Reasoning
Many modern models, such as gemini-2.5-pro or deepseek-r1, include internal chain-of-thought or "thinking" processes. Siraya Model Router allows you to access and control these reasoning capabilities via the OpenAI Responses API.
Reasoning Effort
Models that support reasoning allow you to specify the "effort level," which determines how much time and compute the model spends on thinking before answering.
Effort Levels
- low: Basic reasoning for straightforward logical steps.
- medium (default): Standard reasoning for complex tasks.
- high: Extensive thinking for challenging problems or code generation.

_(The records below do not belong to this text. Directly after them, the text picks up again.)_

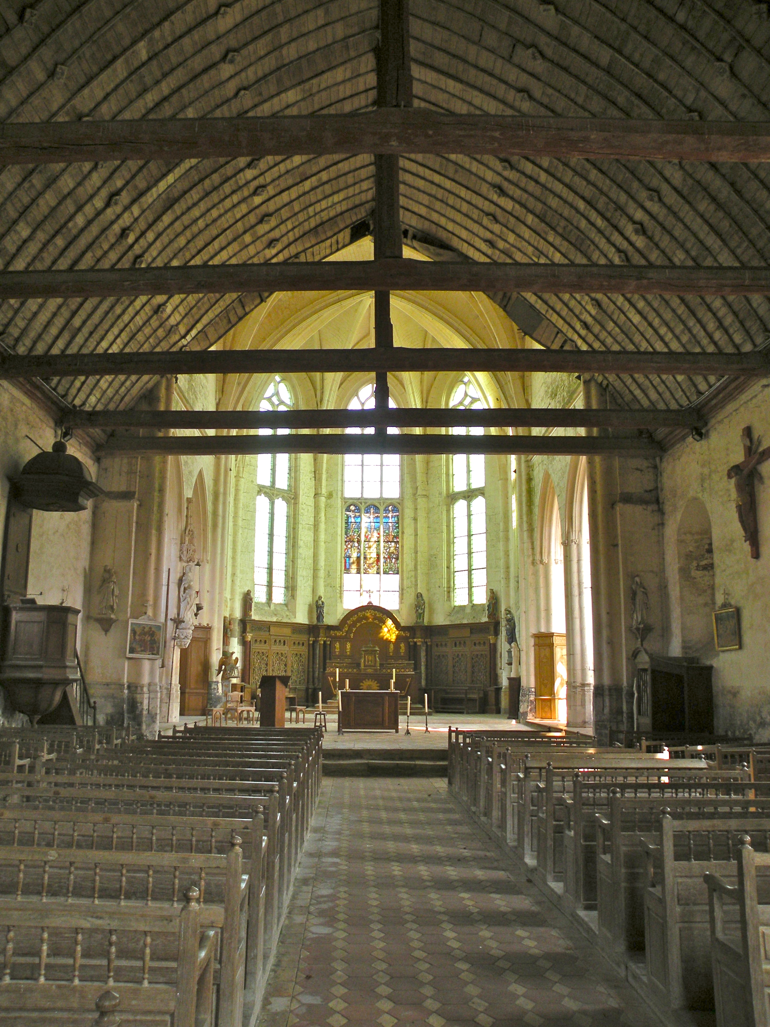 Intérieur de l'église Saint-Denis d'Hodenc-en-Bray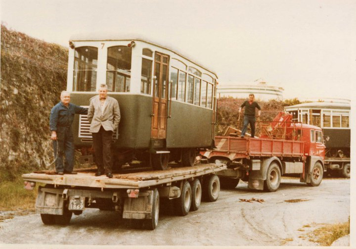 Trasferimento delle ex vetture della Guidovia della Madonna della Guardia (Genova) a Piacenza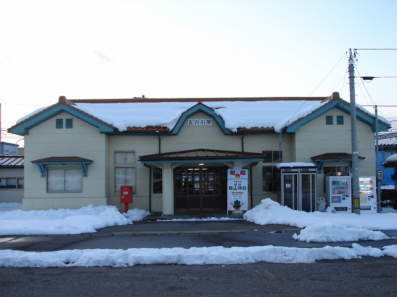 五百石駅の駅舎の写真です。 2008年1月2日 撮影者：Series207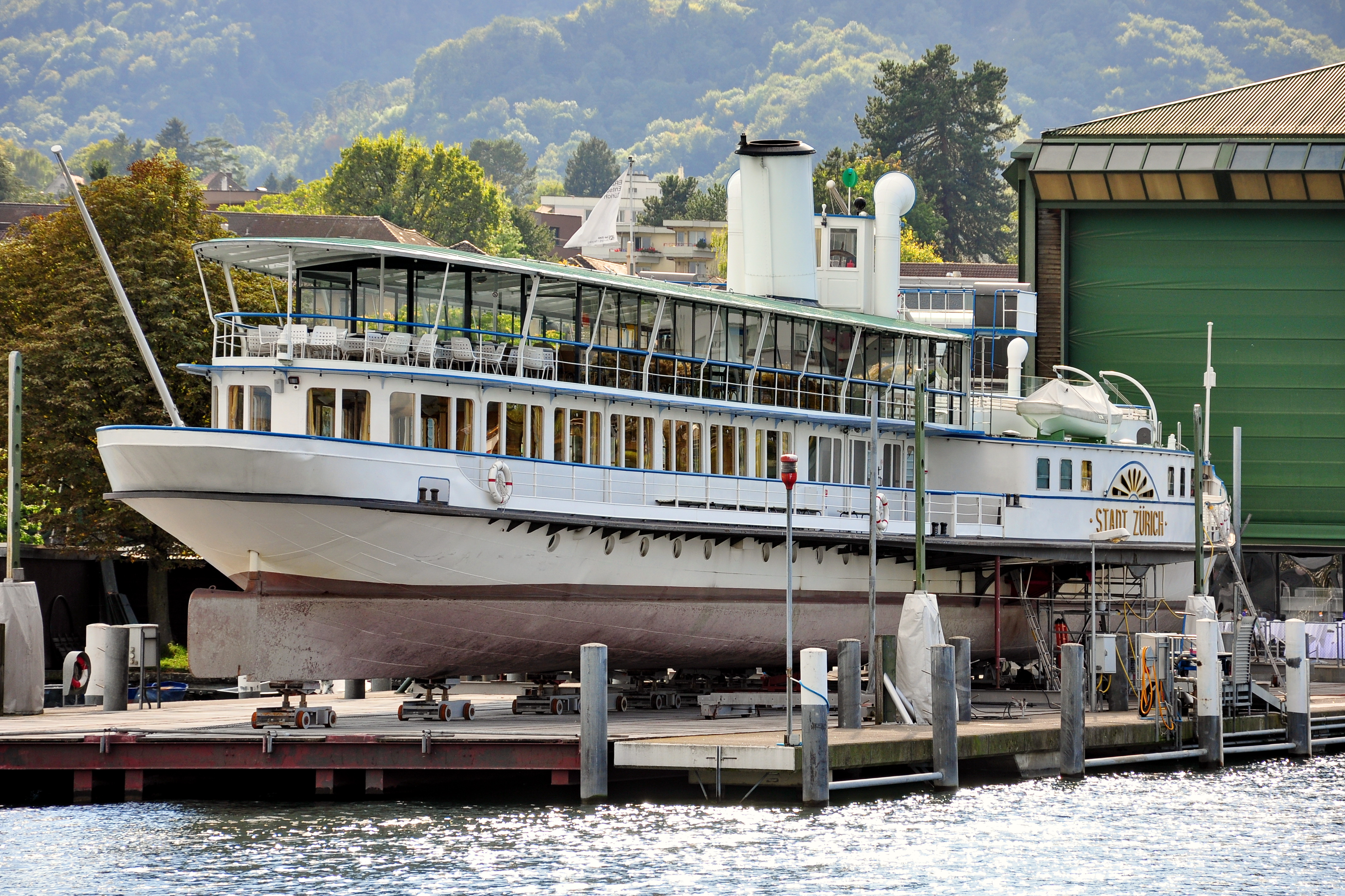 Zürichsee-Schiffahrtsgesellschaft (ZSG) paddle steamship Stadt Zürich at the ZSG shipyard in Zürich-Wollishofen, as seen from paddle steamship Stadt Rapperswil on Zürichsee towards Bürkliplatz in Zürich (Switzerland)

How to use Reasoning in Requests
Include the reasoning parameter in your request body.
import requests
import json
response = requests.post(
"https://llm.siraya.ai/v1/responses",
headers={
"Content-Type": "application/json",
"Authorization": "Bearer <API_KEY>",
},
json={
"model": "gemini-2.5-pro",
"input": [
{
"type": "message",
"role": "user",
"content": "What is 25 * 37?"
}
],
"reasoning": {"effort": "high"}
}
)
print(json.dumps(response.json(), indent=2))
Reasoning Output
When reasoning is enabled, the response includes a reasoning output block alongside the final answer:
{
"output": [
{
"type": "reasoning",
"id": "rs_1774723121304299014",
"status": "completed",
"content": [
{
"type": "reasoning_text",
"text": "Let me think about this... 25 * 37 = 25 * (40 - 3) = 1000 - 75 = 925."
}
]
},
{
"type": "message",
"id": "msg_1774723121304299015",
"status": "completed",
"role": "assistant",
"content": [
{
"type": "output_text",
"text": "25 × 37 = **925**"
}
]
}
]
}
[!TIP] Use streaming to see the reasoning process in real-time as it's being generated.